Press Release
May 20, 2008

PIMENTEL CALLS FOR STRICTER GUN CONTROL

Senate Minority Leader Aquilino Q. Pimentel, Jr. (PDP-Laban) today reiterated the urgency of stricter gun control as one of the measures to curb criminality.

Pimentel prodded Congress to approve immediately the imposition of stiffer penalties for violators of the gun ban in the wake of the murder of eight bank employees and a customer in the robbery of the Rizal Commercial Banking Corp. in Cabuyao Laguna and the massacre of eight persons by a farm caretaker in Calamba City.

He rejected a move by some lawmakers for the revival of the death penalty for heinous crimes.

"The death penalty has never been a deterrent to crime. Criminals are not deterred by the severity of punishment. They are deterred by the efficiency of law enforcement and certainty of punishment by the courts," said Pimentel who was a principal author of the law that repealed the death penalty and the imposition of life imprisonment as the maximum punishment.

Pimentel asked the Senate leadership to prioritize Senate Bill 278, he filed since the 13th Congress, which regulates the carrying of firearms outside residences, or military-police camps. The bill penalizes violators with imprisonment for six to 10 years and/or a fine of P20,000 to P100,000.

Without a valid permit to carry firearms, the bill prohibits any person from carrying the same even if licensed anywhere outside of his residence, military/police camp or station and sports facility.

The bill provides that the carrying of firearms shall be authorized only for those directly and primarily engaged in military, police and law enforcement functions, and for those specifically authorized under this legislation.

"While the proposal does not intend to prohibit the ownership and possession of licensed firearms by the general public, it limits the circumstances under which a private individual may take his or her firearm outside his residence," Pimentel explained.

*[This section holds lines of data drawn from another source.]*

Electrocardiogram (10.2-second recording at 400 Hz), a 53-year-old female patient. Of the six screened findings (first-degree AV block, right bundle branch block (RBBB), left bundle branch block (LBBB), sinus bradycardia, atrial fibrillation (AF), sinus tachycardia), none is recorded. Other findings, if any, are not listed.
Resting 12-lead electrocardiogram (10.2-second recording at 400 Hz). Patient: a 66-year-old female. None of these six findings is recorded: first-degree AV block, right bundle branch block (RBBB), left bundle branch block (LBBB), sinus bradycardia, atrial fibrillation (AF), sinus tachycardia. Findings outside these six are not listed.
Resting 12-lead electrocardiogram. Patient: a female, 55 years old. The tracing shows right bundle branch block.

The bill takes cognizance of the fact that the firearms held or owned by civilians is for the defense or self-preservation purposes. However, it also stresses that the defense of the life, liberty and property of the public is principally for the State to provide.

It provides that any police or military officer who holds a firearm shall carry his gun only when he is in full uniform of his position or rank in the military, police or law enforcement agency; or he is in actual performance of official duty and assignment directly related to his job.

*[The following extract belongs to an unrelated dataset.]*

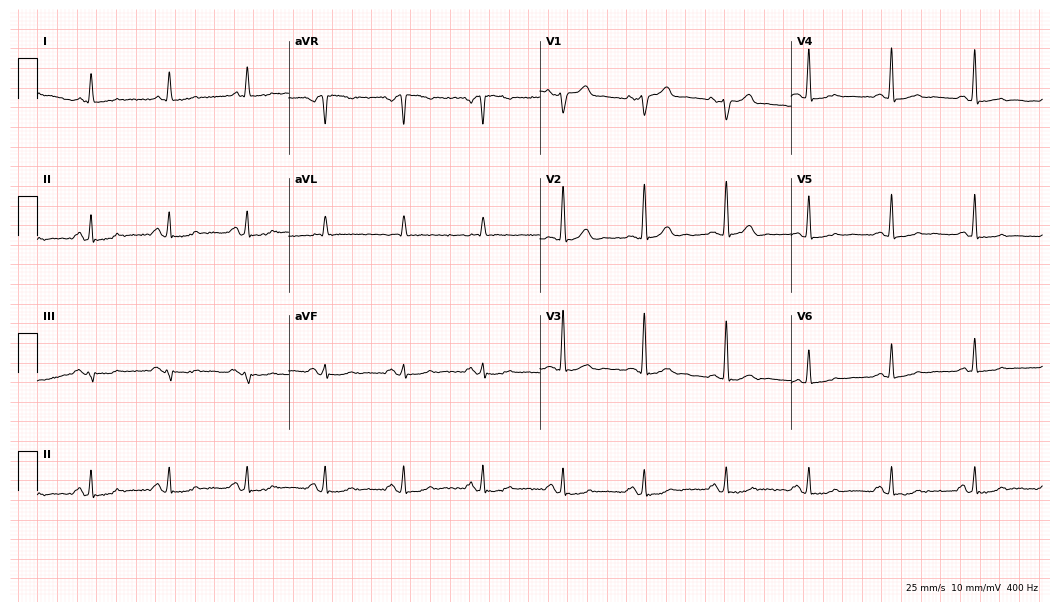
Electrocardiogram, a man, 69 years old. Of the six screened findings (first-degree AV block, right bundle branch block (RBBB), left bundle branch block (LBBB), sinus bradycardia, atrial fibrillation (AF), sinus tachycardia), none is recorded.
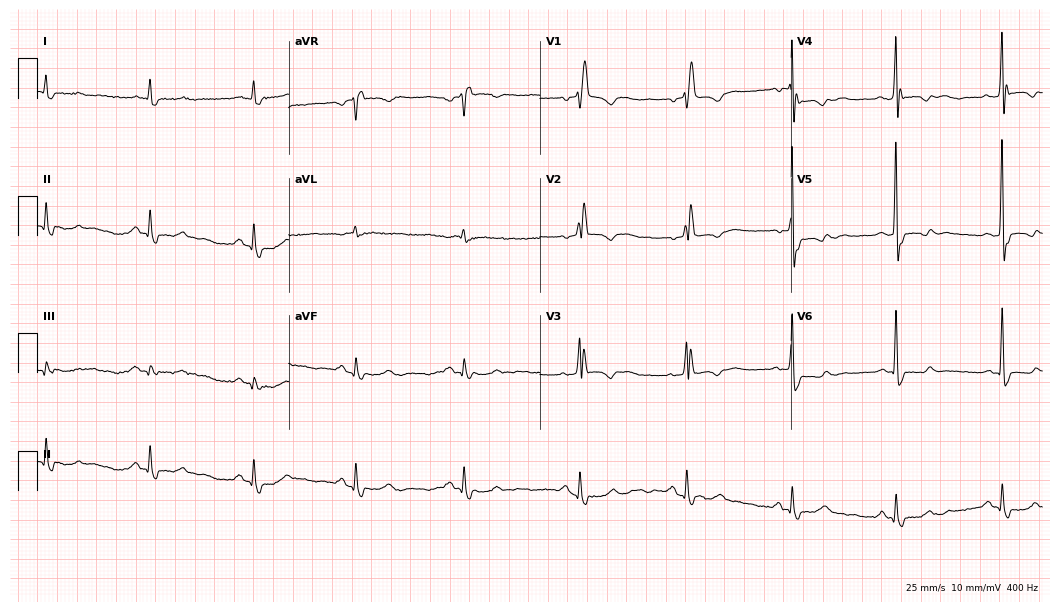
Standard 12-lead ECG recorded from a male patient, 65 years old. None of these six findings is recorded: first-degree AV block, right bundle branch block (RBBB), left bundle branch block (LBBB), sinus bradycardia, atrial fibrillation (AF), sinus tachycardia.

In filing the bill, Pimentel said gun-slaying has arisen out of the slightest perceived provocation, traffic altercation, parking space scuffle, gambling dispute or even a conversation gone sour.

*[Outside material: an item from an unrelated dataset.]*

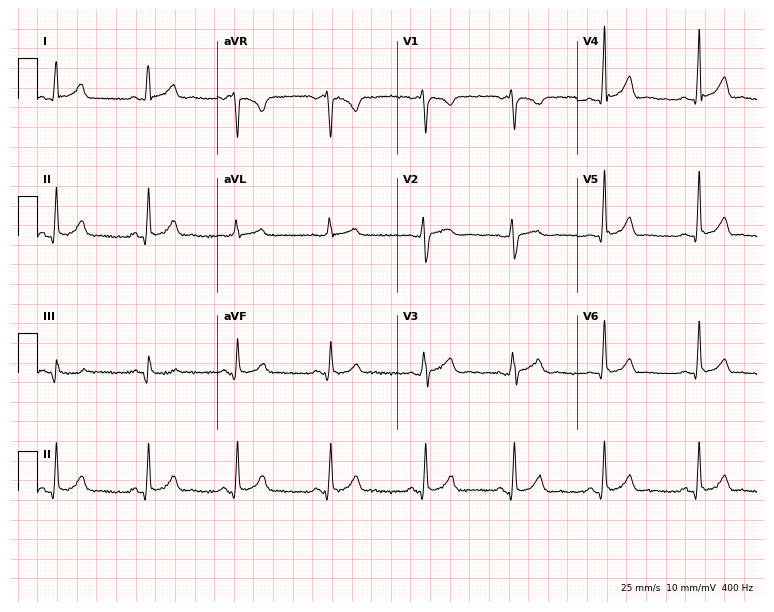
ECG — a female, 29 years old. Labelled as a normal ECG.
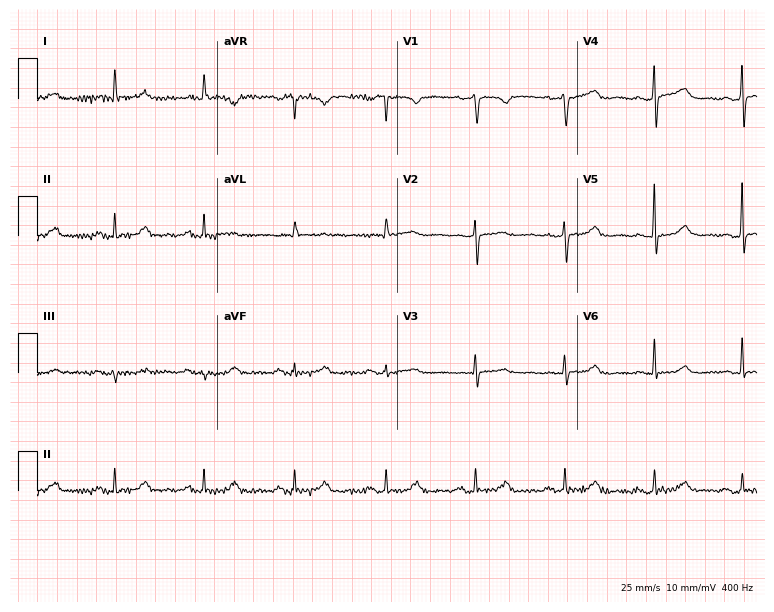
Standard 12-lead ECG recorded from a woman, 76 years old. None of these six findings is recorded: first-degree AV block, right bundle branch block (RBBB), left bundle branch block (LBBB), sinus bradycardia, atrial fibrillation (AF), sinus tachycardia.

"None of these would have led to fatal consequences if none of the parties involved in the dispute or incident carried or possessed a firearm during the precise moment of unrestrained anger or passion," he said.

In the case of the massacre in Hornalan Village, Calamba City Sunday, the suspected triggerman, Adan Fiesta, took out his M-16 (armalite) rifle from the farmhouse and fired upon the victims at their homes out of anger for being the butt of jokes of one of the victims during a drinking spree.